December 2013


A massive portrait of Preston Glass Spencer, stentorian and patrician even in oils, regarded all comers in the P. G. Spencer Co. Ltd. executive lobby with steely eyes. The old fart had been dead ten years, and he was still giving his brother the evil eye.

Wilbur Spencer, age 70 and Preston’s younger brother by seven years, exited the elevator with a wet umbrella and thoroughly drenched clothing thanks to rain which could only be described as horizontal. He was the only person in the building–not even security guards or janitors were in on New Year’s Eve.

“What are you looking at, you old fossil?” Wilbur groused. Preston, predictably, did not respond to his brother’s grouchiness–in this manner the painting and the man were not at all different. “Yes, I’m the only one here. I take this position very seriously, thank you!”

Preston’s oily visage was unmoved. It was as if it knew, as Wilbur did, that his position existed only because of his elder–and only–sibling. He’d been hired only after miserably failing on his own, as a form of charity. He was kept on not because of any useful qualities but because the board wanted a Spencer on hand to lend their operations a sheen of legitimacy and the comforting epithet of “a family company.”

“There, what do you think of that?” Wilbur shook his umbrella, scattering droplets of melted sleet all over the painting, which–being oil–shrugged them off. “I have worked my rear end off even in this ceremonial joke of a position. I’ve done it in everything, just like you would have.” The brothers did share a bulldog persistence and stubbornness, perhaps the only common trait other than a slight family resemblance.

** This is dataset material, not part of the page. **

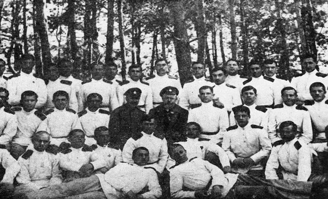 Српски (ћирилица): Питомци 36. класе Донског корпуса у Билећи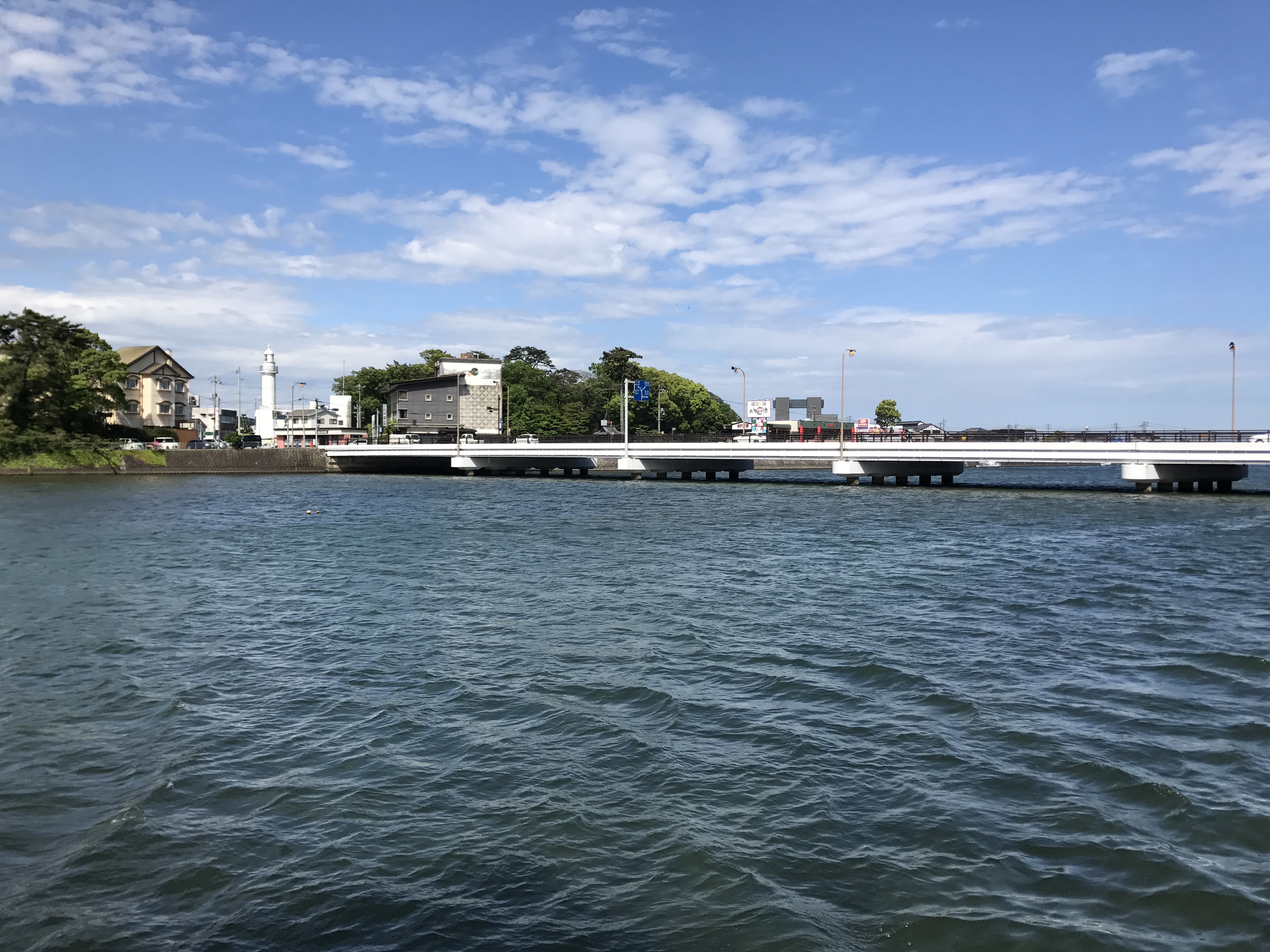 松本川に架かる萩橋

Perhaps that was the biggest insult of all, the fact that all his hard work had been worthless and he was riding on his dead brother’s coattails even now. The position as a Spencer family corporate waxwork would have gone to Preston’s son if he’d produced anything but two dopey disinherited daughters.

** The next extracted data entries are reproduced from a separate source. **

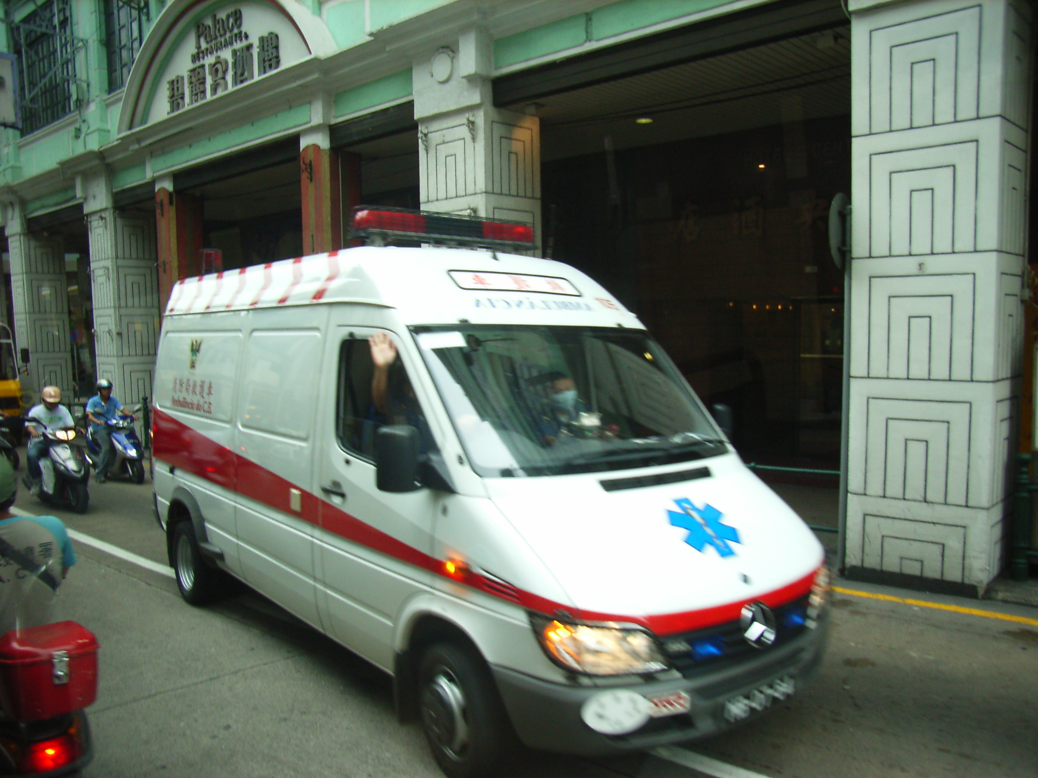 Macau vehicles 澳門的陸上交通工具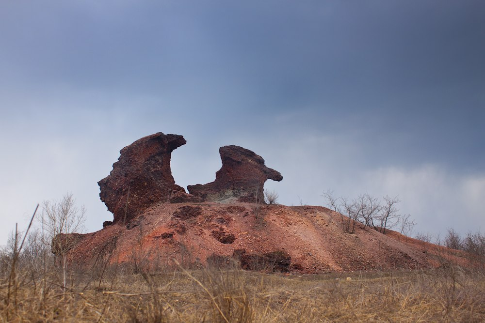 Достопримечательность и главный символ Червоногвардейского района г. Макеевки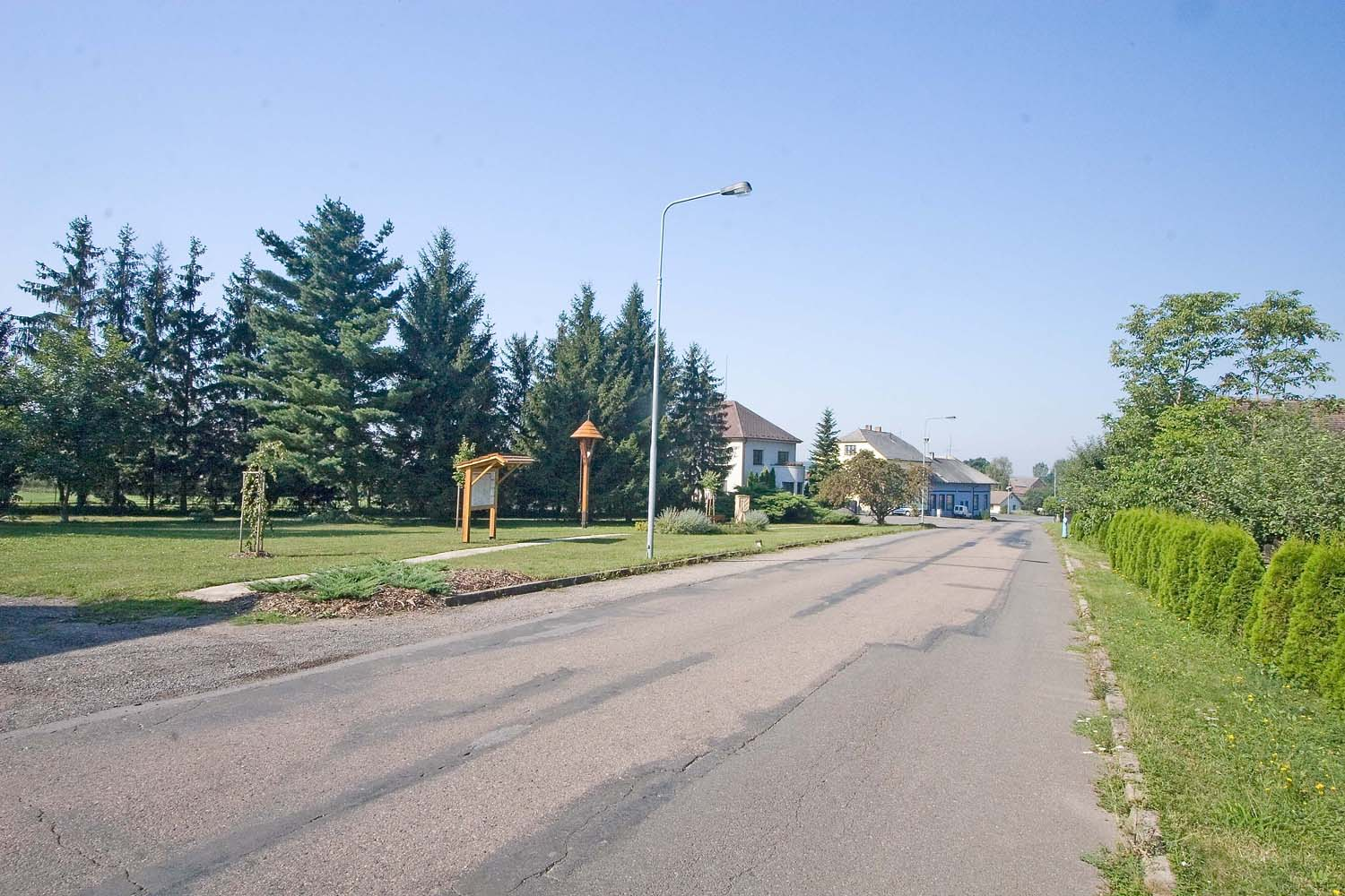 Radíkovice v okrese Hradec Králové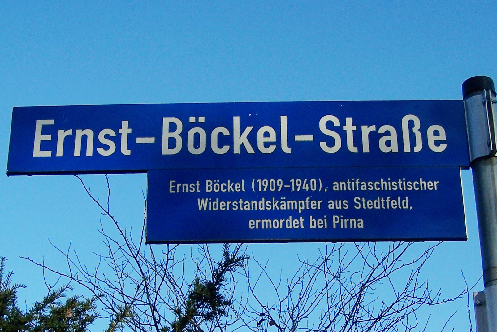 Straßenschild und Erläuterung zur Ernst-Böckel-Straße in Eisenach.

“Will you cut that out?” Wilbur continued. “I am not here because I have no New Year’s Eve plans. I just have no desire to ring in the new year with your miserable kids and their mooching muscleshirted husbands attracted to women with large trust funds. And I’d have no desire to be with Allan either, after he sided with that show-quality bitch who castrated me with divorce settlements and alimony as the clippers.”

Preston said nothing, but Wilbur noticed that the flecked water from his umbrella had fallen in such a way as to suggest tears–something he hadn’t seen on his brother’s face since he was fifteen.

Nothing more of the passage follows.